Children are susceptible to both good and bad learning. It is a known fact that their home is their first school. So the parents become their first teacher. The primal activity that parents must engage themselves is to educate Children.
Now what is a good touch? Good touch is felt when the child feels good about being touched. The examples for this can be when the child is hugged by his or her mother, it is also when the child for example gives a hi five to his or her friends. Now let us find out what is a bad touch? A bad touch is when one feels uncomfortable when someone is touching you. For example when someone other than your parents or doctor influences the child to undress or touches the child’s private parts without the child’s consent. What are private parts, there are four sensitive parts of the body that are sensitive and are considered private. These include, “the mouth”, “the chest area”, “the part between the legs” and “the buttocks region”
Educate them
Children are to be educated by parents and teachers, that nobody should touch these parts of their body except when the mother touches them while caring and a doctor can touch them while treatment and that too in the presence of their parents. The child should also be educated that, the child should inform their parents or anyone including their teachers about such, “bad touch” even if they know the miscreant.

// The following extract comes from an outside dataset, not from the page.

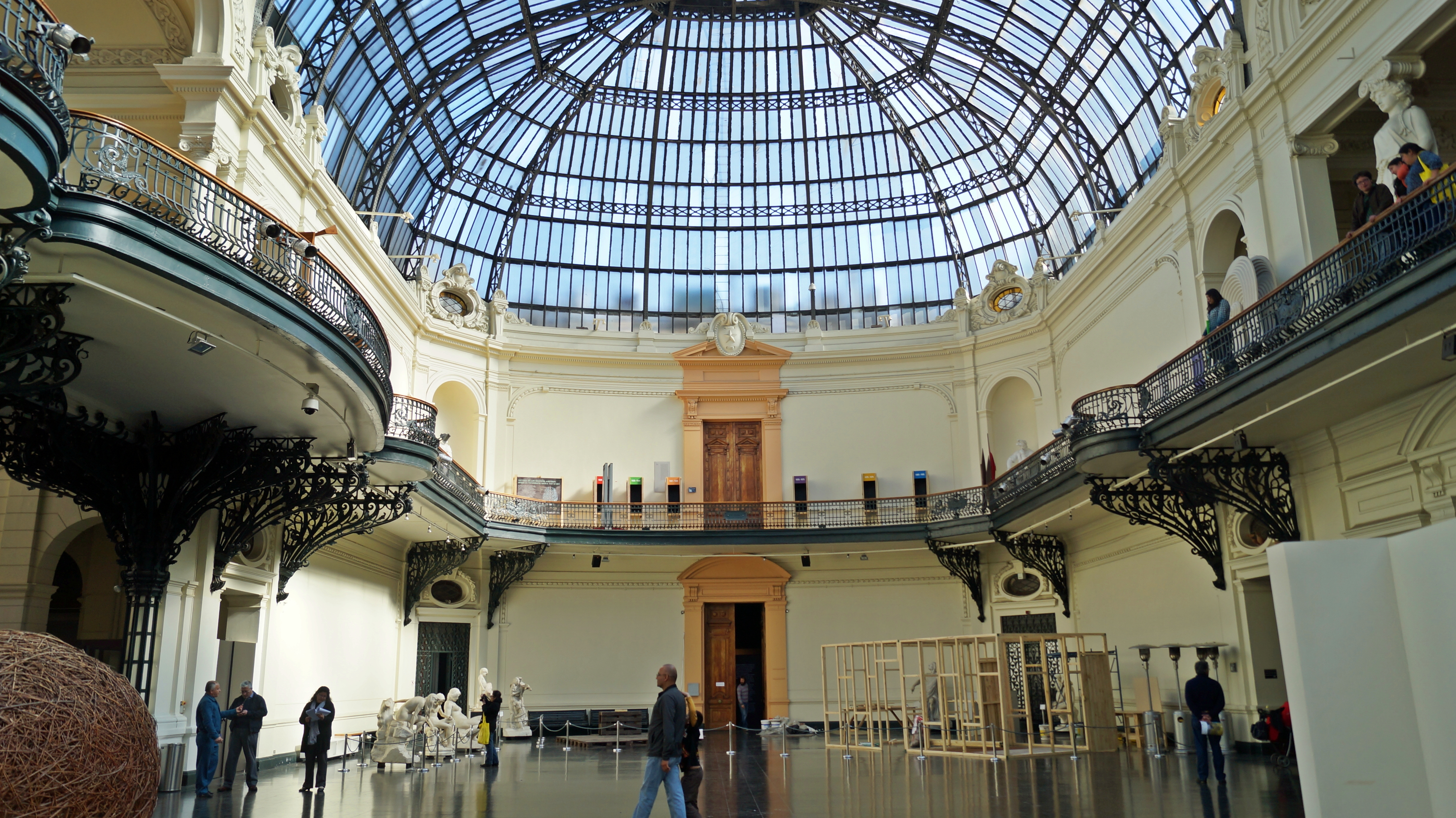 Museo Nacional de Bellas Artes This is a photo of a national monument in Chile: 830

Here are some good touches and bad touches:
Firstly, “good touch”
- When a mother touches her child to wake her up.
- When the child’s parents or grandparents touch the child with love.
- When the teacher touches the child to appreciate the child.

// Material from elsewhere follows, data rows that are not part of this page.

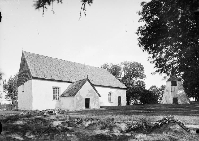 Magra kyrka
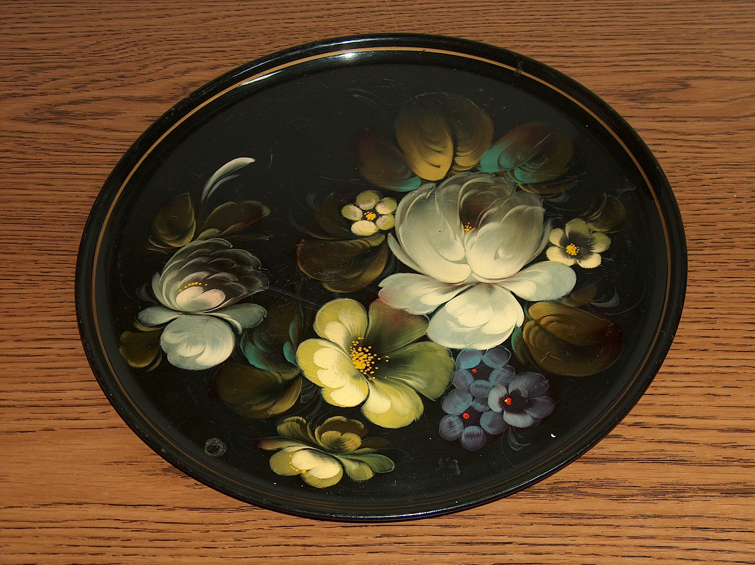 Ein russisches Tablett
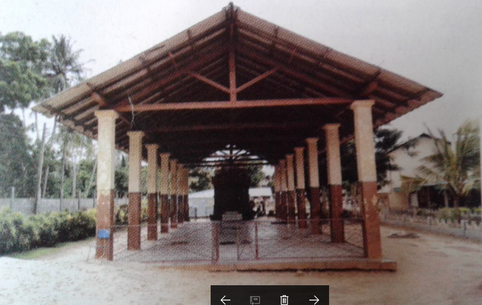 கல்லூரியின் பழைய முருகன் ஆலயத்தின் தோற்றம்
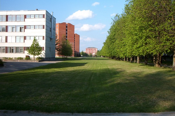 Tartu Tervishoiu Kõrgkooli Nooruse 9 hoone

- When a friend touches the child to call him or her.
Secondly, “Bad touch”
- When anybody pulls the child that pains the child.
- When somebody manhandles the child while playing.
- When a stranger offers to take the child to an unknown location.
A parent or a guardian or a teacher should be very careful, not to let the child talk to strangers. They should educate children. They should educate him or her about the dangers and repercussions they may have to face if the stranger, the child is talking to is a bad person. Thus, understanding the child;s feelings is very important. The stranger may be luring the child with something that the child does not have or something that the child has been asking the parents for and has not got. The stranger might be having evil intentions like, “molestation!”
So a parent should always educate the child about what is a good touch and what is it good for and what is a bad touch and what are the ill effects of a bad touch.